Never like that. @GTs58


----------



## BF2485 (Nov 20, 2022)

DrRumack80 said:


> No. Could it be a home mechanic repair?



i am not sure , its an early postwar 45-46 bike


----------



## GTs58 (Nov 20, 2022)

BF2485 said:


> i am not sure , its an early postwar 45-46 bike




Your DX as I said before is an early 1945 pre-postwar build and looking at the kickstand retaining method and your chain stay to BB shell, I can only presume it's one of the *"very first"* built. Your chain stays are hand welded so this frame was made much earlier than the other 45 pieces that have shown up. This is the first one like this to pop up and it definitely shows the progression of the new post war improvements Schwinn was still developing. IMO that is a super cool piece of Schwinn's production history! 
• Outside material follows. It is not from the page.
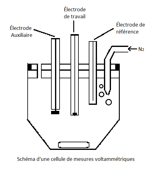 Schéma complet d'une cellule de mesures voltammétriques utilisée en polarographie.
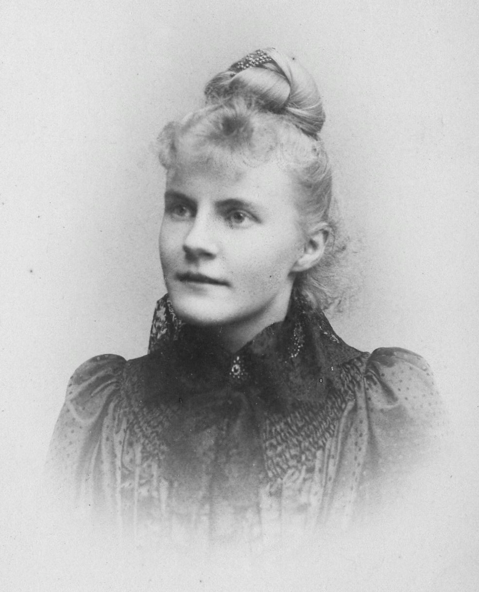 Dora Leist geb. Wagner (1871–1944), Gattin des Rechtswissenschaftlers Gerhard Alexander Leist (1862–1918)

Here's your bottom bracket. A shot of your downtube to BB joint might show even more details of the EF'g progression.


----------



## BF2485 (Nov 20, 2022)

GTs58 said:


> Your DX as I said before is an early 1945 pre-postwar build and looking at the kickstand retaining method and your chain stay to BB shell, I can only presume it's one of the *"very first"* built. Your chain stays are hand welded so this frame was made much earlier than the other 45 pieces that have shown up. This is the first one like this to pop up and it definitely shows the progression of the new post war improvements Schwinn was still developing. IMO that is a super cool piece of Schwinn's production history!
> 
> Here's your bottom bracket. A shot of your downtube to BB joint might show even more details of the EF'g progression.
> 
> View attachment 1735958



so i should keep it ?


----------



## GTs58 (Nov 20, 2022)

BF2485 said:


> so i should keep it ?



I sure would if it was mine! Awesome wall hanger once it was cleaned up. What's the crank date? Never got that info yet.


----------



## BF2485 (Nov 20, 2022)

GTs58 said:


> I sure would if it was mine! Awesome wall hanger once it was cleaned up. What's the crank date? Never got that info yet.



just say AS&CO on crank


----------



## BF2485 (Nov 20, 2022)

BF2485 said:


> just say AS&CO on crank



I almost made a huge mistake and parted it out , but when i was taking kickstand out i knew something was special about it , it didnt look like someone drilled the holes, it looked factory to me !


----------



## GTs58 (Nov 20, 2022)

BF2485 said:


> I almost made a huge mistake and parted it out , but when i was taking kickstand out i knew something was special about it , it didnt look like someone drilled the holes, it looked factory to me !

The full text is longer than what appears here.